I have a lexer, written with ply. Lexer has two states: string and macros. Macros is a special expression put in curly braces. Lexer is very simple:
states = (
('macro', 'exclusive'),
)
t_STRING = [^{] # any char but curly brace
def t_lcurlybrace(t):
r'{'
t.lexer.begin('macro')
... some other tokens for macro state
def t_macro_rcurlybrace(t):
r'}'
t.lexer.begin('INITIAL')
So basically it works like this:
Two plus two is {2 + 2}
Lexer produces tokens like STRING, NUMBER, OPERATOR, NUMBER for this line.
But I'm stuck with error handling. If input is
Two plus two is {2 + 2
lexer produces the same stream of tokens as before. The only difference is the state of lexer in the end (macro, not INITIAL).

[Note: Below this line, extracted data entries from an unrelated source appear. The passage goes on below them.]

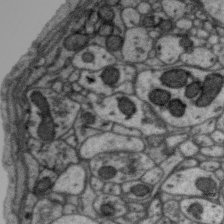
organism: Zebra finch
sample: Brain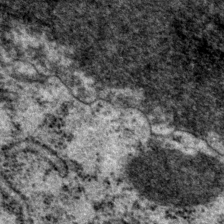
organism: P. pacificus
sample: Pharynx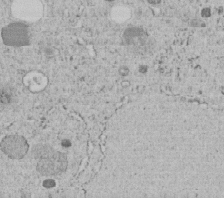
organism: C. elegans
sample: C. elegans embryo early stage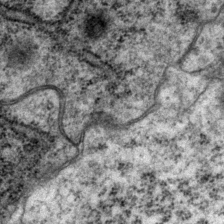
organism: P. pacificus
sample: Pharynx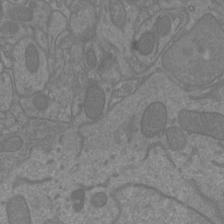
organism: Mouse
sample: Cortical neurons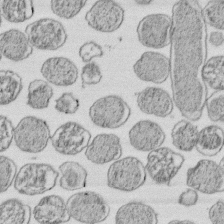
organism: E. coli
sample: Bacterial nucleoid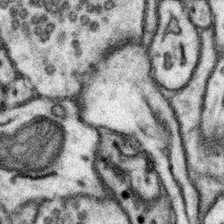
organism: Mouse
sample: Somatosensory cortex neuropil

I want to raise an error in such case, but I can't find any built in hooks in lex for such task. Now my guess is to wrap a lexer in a wrapper, which will check the state of the lexer, when all input is consumed.
UPDATE:
I tried to use t_eof like this: def t_eof(t): if t.lexer.current_state() != 'INITIAL': raise Exception('Unbalanced brackets')
but it didn't work.
UPDATE2:
t_eof must be defined as t_macro_eof, as EOF is reached during "macro" state, so it can be done like:
def t_macro_eof(t):
raise Exception('Unbalanced brackets')
You can check the state in the EOF handler